The task: From the first line to the last, write out the records exactly, leaving the pictures behind.

Items from a dataset:
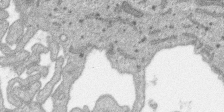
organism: Human
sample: Lung epithelial cells infected with SARS-CoV-2
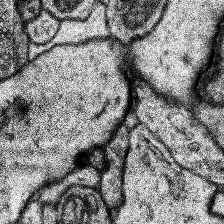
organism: Human
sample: Temporal Lobe
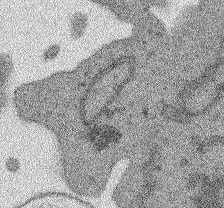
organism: Human
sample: HeLa cells
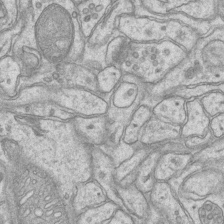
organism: Mouse
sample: CA1 Hippocampus
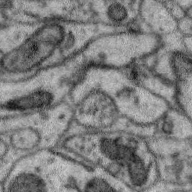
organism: Zebra finch
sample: Brain
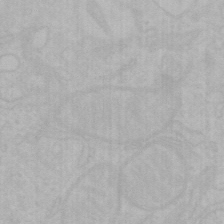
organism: Mouse
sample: Choroid plexus
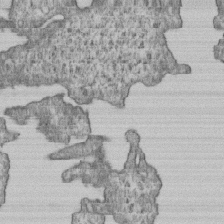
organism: Human
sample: MDA-MB-231 cells
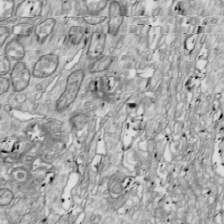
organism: Drosophila
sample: Cell division; meiosis; drosophila spermatocytes
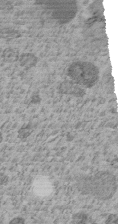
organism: C. elegans
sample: C. elegans embryo early stage
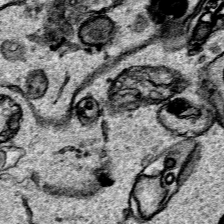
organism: Human
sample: Mitochondria in HCT116 cells
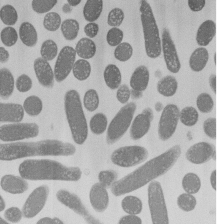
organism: E. coli
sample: Bacterial nucleoid
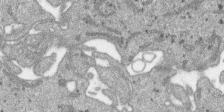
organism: Human
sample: Lung epithelial cells infected with SARS-CoV-2
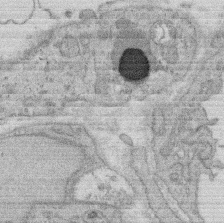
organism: Rat
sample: Salivary granule
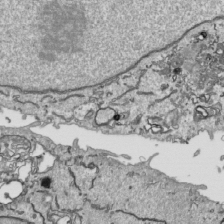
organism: Human
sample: Mitochondria in HCT116 cells
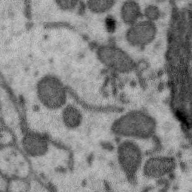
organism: Zebra finch
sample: Brain
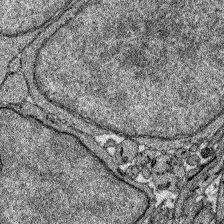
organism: Zebrafish
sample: Larval olfactory bulb
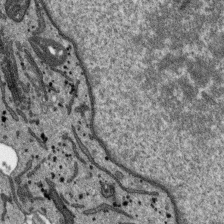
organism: Human
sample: Lung epithelial cells, uninfected (mock) control
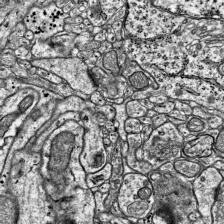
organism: Mouse
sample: Visual Cortex
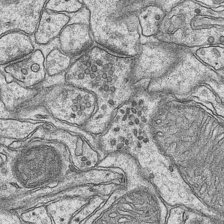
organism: Mouse
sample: CA1 Hippocampus
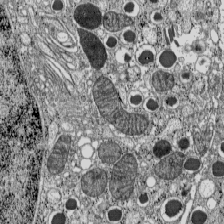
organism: C57BL Mouse
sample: Pancreatic islet
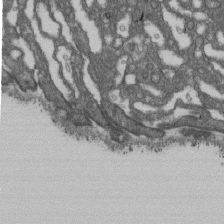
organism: Drosophila
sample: Nephrocyte
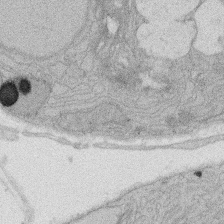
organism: Rat
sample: Salivary granule
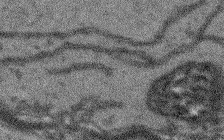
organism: Arabidopsis thaliana
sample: Root tip
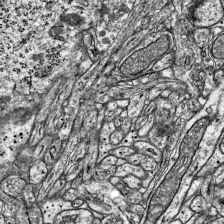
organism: Mouse
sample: Visual Cortex
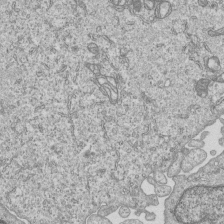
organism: Human
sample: MDA-MB-231 cells
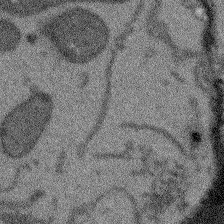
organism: Arabidopsis thaliana
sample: Root tip
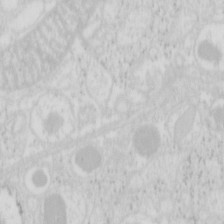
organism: Mouse
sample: Pancreas
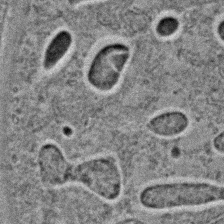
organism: C. elegans
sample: C. elegans embryo
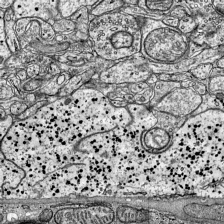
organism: Mouse
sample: Visual Cortex
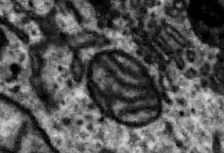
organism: Human
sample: HeLa cells
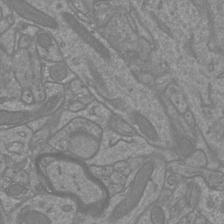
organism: Mouse
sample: Cortical neurons
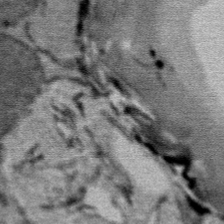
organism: Mouse
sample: Mouse Salivary gland
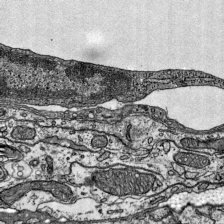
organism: Mouse
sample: Visual Cortex
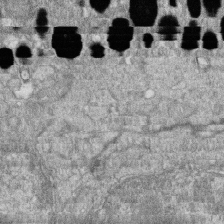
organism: Zebrafish
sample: Cilia; retinal pigment epithelium
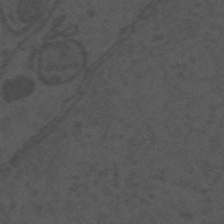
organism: Mouse
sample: Suprachiasmatic nucleus
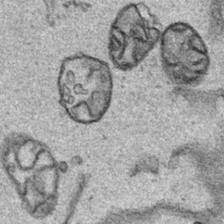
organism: Human
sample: Mitochondria in HCT116 cells
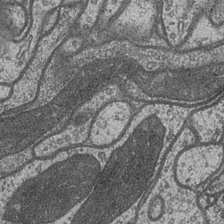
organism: Drosophila
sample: Optic medulla
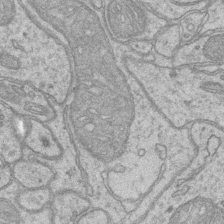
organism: Mouse
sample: CA1 Hippocampus
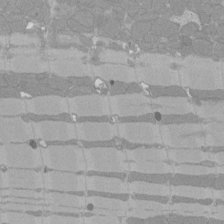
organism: Rat
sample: Left ventricle
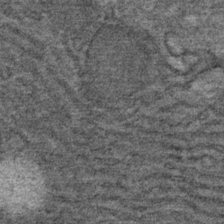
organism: Mouse
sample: Mouse Salivary gland
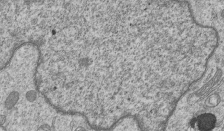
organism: Human
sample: MDA-MB-231 cells
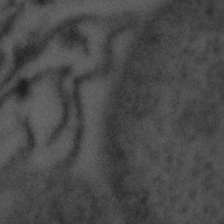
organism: Tuwongella immobilis
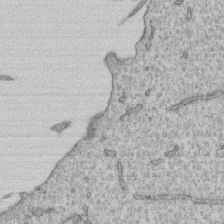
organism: Human
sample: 1205lu cells
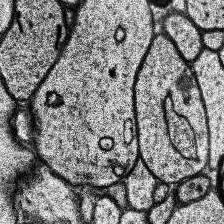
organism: Human
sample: Temporal Lobe
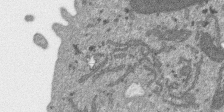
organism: Human
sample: Lung epithelial cells infected with SARS-CoV-2
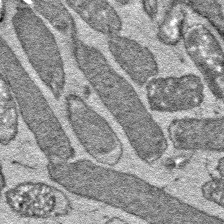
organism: E. coli
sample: E. Coli Bacteria
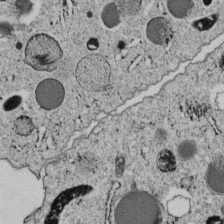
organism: C. elegans
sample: C. elegans embryo early stage
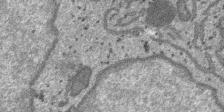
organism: Human
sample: Lung epithelial cells infected with SARS-CoV-2
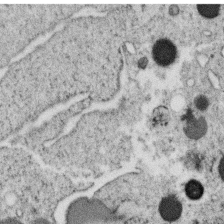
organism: C. elegans
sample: C. elegans oocyte; sperm cells
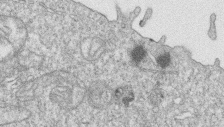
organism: Human
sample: HeLa cell HIV synapse
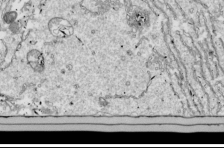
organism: Drosophila
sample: Cell division; meiosis; drosophila spermatocytes
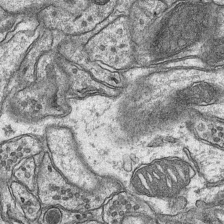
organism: Mouse
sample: CA1 Hippocampus
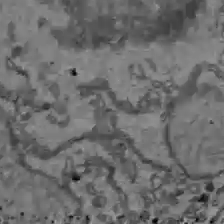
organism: C57BL Mouse
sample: Liver
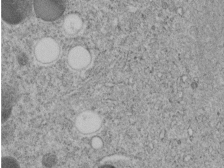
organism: C. elegans
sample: C. elegans embryo early stage
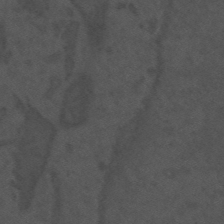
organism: Mouse
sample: Suprachiasmatic nucleus
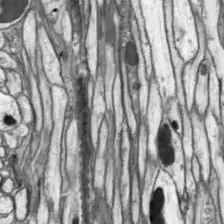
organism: Drosophila
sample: Optic lobe
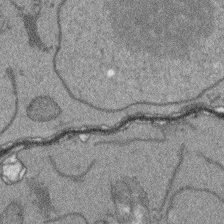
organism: Arabidopsis thaliana
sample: Root tip
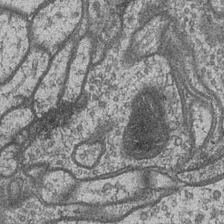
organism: Drosophila
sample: Optic medulla
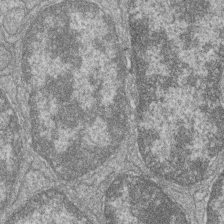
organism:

Solved problem:
organism: Human
sample: Lung epithelial cells infected with SARS-CoV-2
organism: Human
sample: Temporal Lobe
organism: Human
sample: HeLa cells
organism: Mouse
sample: CA1 Hippocampus
organism: Zebra finch
sample: Brain
organism: Mouse
sample: Choroid plexus
organism: Human
sample: MDA-MB-231 cells
organism: Drosophila
sample: Cell division; meiosis; drosophila spermatocytes
organism: C. elegans
sample: C. elegans embryo early stage
organism: Human
sample: Mitochondria in HCT116 cells
organism: E. coli
sample: Bacterial nucleoid
organism: Human
sample: Lung epithelial cells infected with SARS-CoV-2
organism: Rat
sample: Salivary granule
organism: Human
sample: Mitochondria in HCT116 cells
organism: Zebra finch
sample: Brain
organism: Zebrafish
sample: Larval olfactory bulb
organism: Human
sample: Lung epithelial cells, uninfected (mock) control
organism: Mouse
sample: Visual Cortex
organism: Mouse
sample: CA1 Hippocampus
organism: C57BL Mouse
sample: Pancreatic islet
organism: Drosophila
sample: Nephrocyte
organism: Rat
sample: Salivary granule
organism: Arabidopsis thaliana
sample: Root tip
organism: Mouse
sample: Visual Cortex
organism: Human
sample: MDA-MB-231 cells
organism: Arabidopsis thaliana
sample: Root tip
organism: Mouse
sample: Pancreas
organism: C. elegans
sample: C. elegans embryo
organism: Mouse
sample: Visual Cortex
organism: Human
sample: HeLa cells
organism: Mouse
sample: Cortical neurons
organism: Mouse
sample: Mouse Salivary gland
organism: Mouse
sample: Visual Cortex
organism: Zebrafish
sample: Cilia; retinal pigment epithelium
organism: Mouse
sample: Suprachiasmatic nucleus
organism: Human
sample: Mitochondria in HCT116 cells
organism: Drosophila
sample: Optic medulla
organism: Mouse
sample: CA1 Hippocampus
organism: Rat
sample: Left ventricle
organism: Mouse
sample: Mouse Salivary gland
organism: Human
sample: MDA-MB-231 cells
organism: Tuwongella immobilis
organism: Human
sample: 1205lu cells
organism: Human
sample: Temporal Lobe
organism: Human
sample: Lung epithelial cells infected with SARS-CoV-2
organism: E. coli
sample: E. Coli Bacteria
organism: C. elegans
sample: C. elegans embryo early stage
organism: Human
sample: Lung epithelial cells infected with SARS-CoV-2
organism: C. elegans
sample: C. elegans oocyte; sperm cells
organism: Human
sample: HeLa cell HIV synapse
organism: Drosophila
sample: Cell division; meiosis; drosophila spermatocytes
organism: Mouse
sample: CA1 Hippocampus
organism: C57BL Mouse
sample: Liver
organism: C. elegans
sample: C. elegans embryo early stage
organism: Mouse
sample: Suprachiasmatic nucleus
organism: Drosophila
sample: Optic lobe
organism: Arabidopsis thaliana
sample: Root tip
organism: Drosophila
sample: Optic medulla
organism:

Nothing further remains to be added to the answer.